Slowing Great Barrier Reef Coral Growth Worries Scientists

Coral in Australia's Great Barrier Reef are growing at their slowest rate in at least 400 years, according to a new study.
Porites coral; Photo Jurgen Freund

The finding raises alarms for scientists who say that warming and acidifying ocean waters are the latest and perhaps greatest threat to reefs already stressed by pollution, overfishing and other problems.

Coral growth has fallen by more than 13 percent since 1990, researcher Glenn De'Ath and his colleagues at the Australian Institute of Marine Science found. And if the rate of global warming continues on its current course, De'ath says, the reef could stop growing altogether by 2050.

The researchers measured the growth of a bulbous type of coral called Porites, which is found throughout the Great Barrier Reef. Like tree rings, the layers inside Porites coral reveal the organism's age and its history.

De'Ath and his colleages studied 328 Porites colonies from 69 reefs that spanned the Great Barrier Reef's nearly 1300 miles. Porites, like other corals, grows by extracting dissolved calcium carbonate from ocean water and using it to form the continually growing skeleton of the reef.

Because Porites coral grows in annual layers, like tree rings, De'Ath and his colleagues could examine the size and composition of the layers to figure out how much the coral had grown each year -- in some cases stretching back to the 16th century.

They found that around 1990, the growth rate began to drop. The researchers believe that the drop is probably due to the rising amount of carbon dioxide in the earth's atmosphere -- the same carbon dioxide that causes global warming.
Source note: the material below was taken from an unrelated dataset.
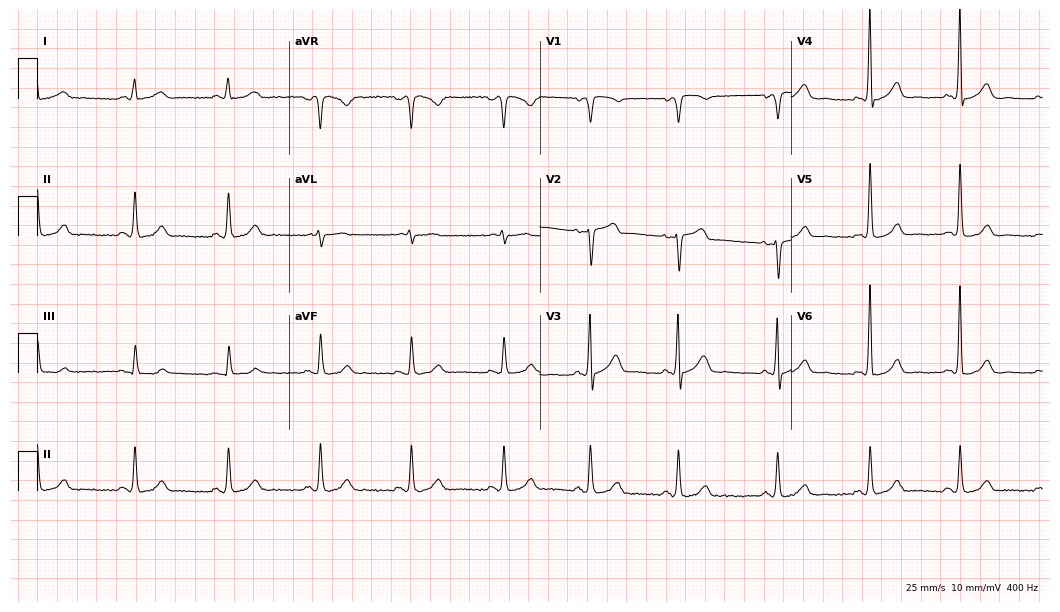
12-lead ECG from a 73-year-old female patient (10.2-second recording at 400 Hz). No first-degree AV block, right bundle branch block (RBBB), left bundle branch block (LBBB), sinus bradycardia, atrial fibrillation (AF) or sinus tachycardia recorded for this tracing.

The ocean absorbs more than a quarter of this excess carbon dioxide, which makes the water more acidic and makes it difficult for coral to get the calcium carbonate it needs to grow.

Although the current research can't directly link the declining coral growth rate to rising carbon dioxide levels, the researchers say that no other cause makes sense to explain such a widespread decline.

"The study covered basically the whole Great Barrier Reef," De'Ath says. "And the results were consistent across the whole reef. That's pretty important because there are other factors driving coral decline, like terrestrial runoff [pollution]. But with those, we'd expect to see effects mostly close to the coast. And this decline was widespread."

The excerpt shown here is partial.